Nana Akufo-Addo
Ghana's President Nana Akufo-Addo during the swearing-in ceremony at Independence Square in Accra, Ghana on 7 January 2017 REUTERS/Luc Gnago

Ghana's new President Nana Akufo-Addo has said he want to recover some 200 luxury cars from the presidential fleet that have supposedly "disappeared" and are worth millions of pounds.

Opposition leader Akufo-Addo, a 72-year-old former human rights lawyer, won the tightly-contested presidential election after defeating President John Mahama in December. He secured 53.8% of the vote against Mahama's 44.4%, becoming president-elect in his third attempt.

Since his oath of office at a ceremony attended by dozens of African leaders in the capital Accra on 7 January, Akufo-Addo claims he has only had one state car at his disposal, a 10-year-old BMW. The cars are paid for by the taxpayer.

Director of communications at the presidency Eugene Arhin earlier this week revealed that some 208 vehicles awarded to advisers or senior officials under President Mahama's mandate are unaccounted for at the Flagstaff House's vehicle pool. The new administration claims the officials forgot to return the cars when they left office.
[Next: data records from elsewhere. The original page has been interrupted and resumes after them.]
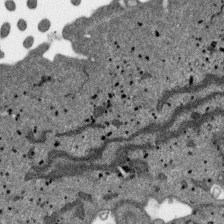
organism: Human
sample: Lung epithelial cells, uninfected (mock) control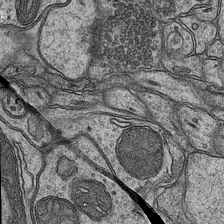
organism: Mouse
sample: CA1 Hippocampus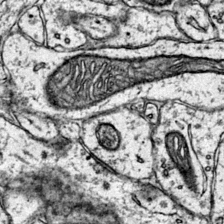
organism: Mouse
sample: Primary visual cortex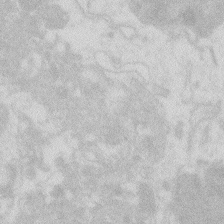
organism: Zebrafish
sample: Macrophage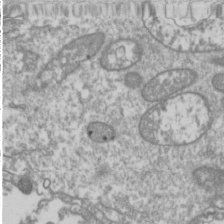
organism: Drosophila
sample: Cell division; meiosis; drosophila spermatocytes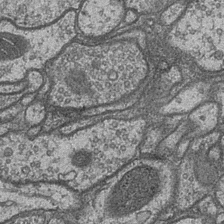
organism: Drosophila
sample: Optic medulla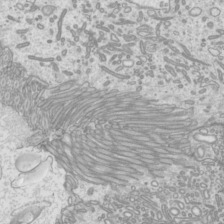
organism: Mouse
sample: Cilia; mouse epididymis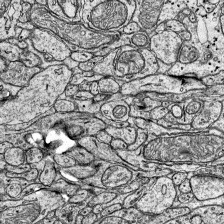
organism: Mouse
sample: Visual Cortex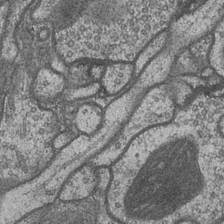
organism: Drosophila
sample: Optic medulla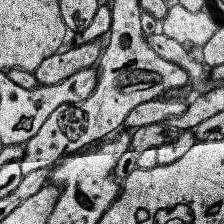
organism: Human
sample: Temporal Lobe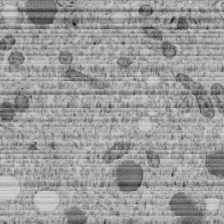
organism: C. elegans
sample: C. elegans embryo early stage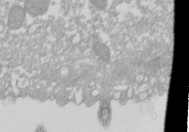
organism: Xenopus
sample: Cilia; centrioles in frog embryo cells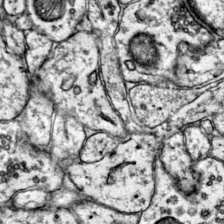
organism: Mouse
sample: Primary visual cortex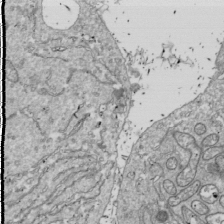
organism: Drosophila
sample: Cell division; meiosis; drosophila spermatocytes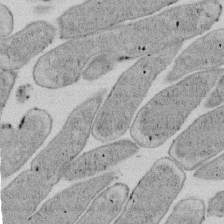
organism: E. coli
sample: Bacterial nucleoid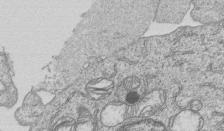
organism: Human
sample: MDA-MB-231 cells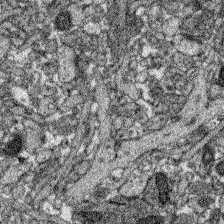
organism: Zebrafish
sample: Larval olfactory bulb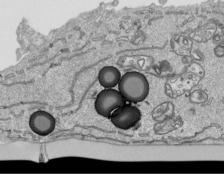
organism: Human
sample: Mitochondria in HCT116 cells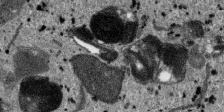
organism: Human
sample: Lung epithelial cells, uninfected (mock) control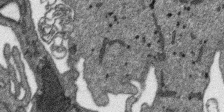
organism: Human
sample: Lung epithelial cells infected with SARS-CoV-2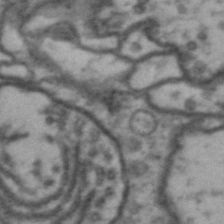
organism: Drosophila
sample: Brain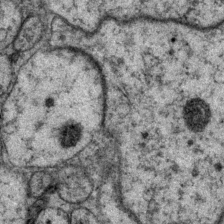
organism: P. pacificus
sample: Pharynx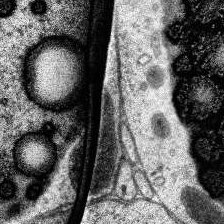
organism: Human
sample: Temporal Lobe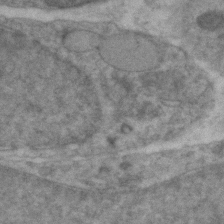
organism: Zebrafish
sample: Zebrafish embryo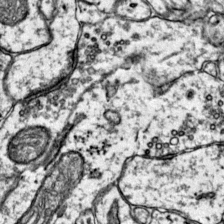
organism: Mouse
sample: Primary visual cortex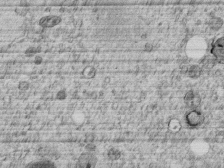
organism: C. elegans
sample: C. elegans embryo early stage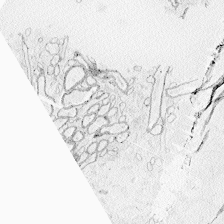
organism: Zebrafish
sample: Whole-Brain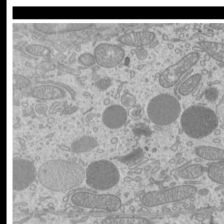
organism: Mouse
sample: Cilia; mouse epididymis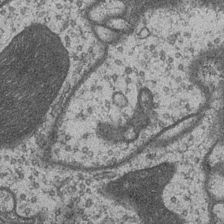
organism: Drosophila
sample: Optic medulla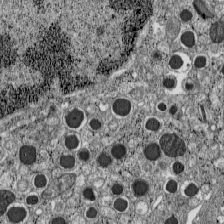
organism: C57BL Mouse
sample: Pancreatic islet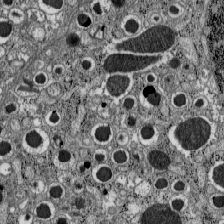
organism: C57BL Mouse
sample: Pancreatic islet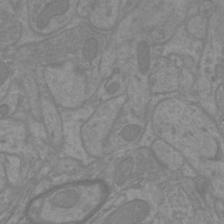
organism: Mouse
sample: Cortical neurons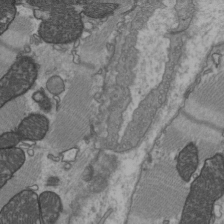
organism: C57BL Mouse
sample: Heart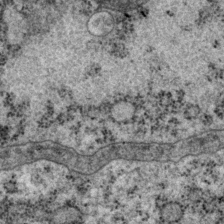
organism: P. pacificus
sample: Pharynx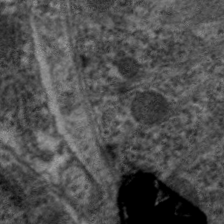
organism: C. elegans
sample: Pharynx

Found vehicles include 74 Toyota Land Cruisers averaging £25,569 ($31,966) before tax each, 20 Land Cruiser Prado (£26,425), two Toyota Avalon 31 000 (£34,946 starting price) as well as 11 Mercedes and two BMW, which models are not specified. A commission has been set up to recover the state's assets.

"The President of the Republic currently has virtually only one vehicle at his disposal. This is the vehicle which was purchased in 2007 during the Ghana at 50 celebrations. It is a BMW," Arhin told media on 8 February.

"As I speak to you there is only one vehicle he has been using during his rounds in Accra. You definitely have to ask yourself where are all the vehicles."

According to the spokesman, Akufo-Addo was forced to use his own vehicle, a Land Cruiser, to attend an engagement outside of the capital.

"He, unfortunately, has to use his own vehicles because the vehicle meant for the presidency or vehicles meant for his use are currently not available," Arhin added.

"So vehicles right from 2007 when these Ghana at 50 vehicles were bought right down to now, if you go to the presidential pool, you cannot find any of them and it is not as if those are the only ones. There are lots of other vehicles."

The former National Democratic Congress (NDC) administration denies the claims. Former deputy chief of staff Johnny Osei Kofi accused Akufo-Addo's government of distorting facts, saying that 641 vehicles were listed and properly accounted for.

"The claims of Eugene Arhin are false, baseless without merit. They represent a continuation of the distortions and bad faith that have characterised the conduct of the NPP side of the Transition team," Kofi said in a statement.

Former minister of communication Edward Omane Boamah said the allegations were an invention intended to justify the fact that the new team in power is preparing to acquire a fleet of brand new vehicles.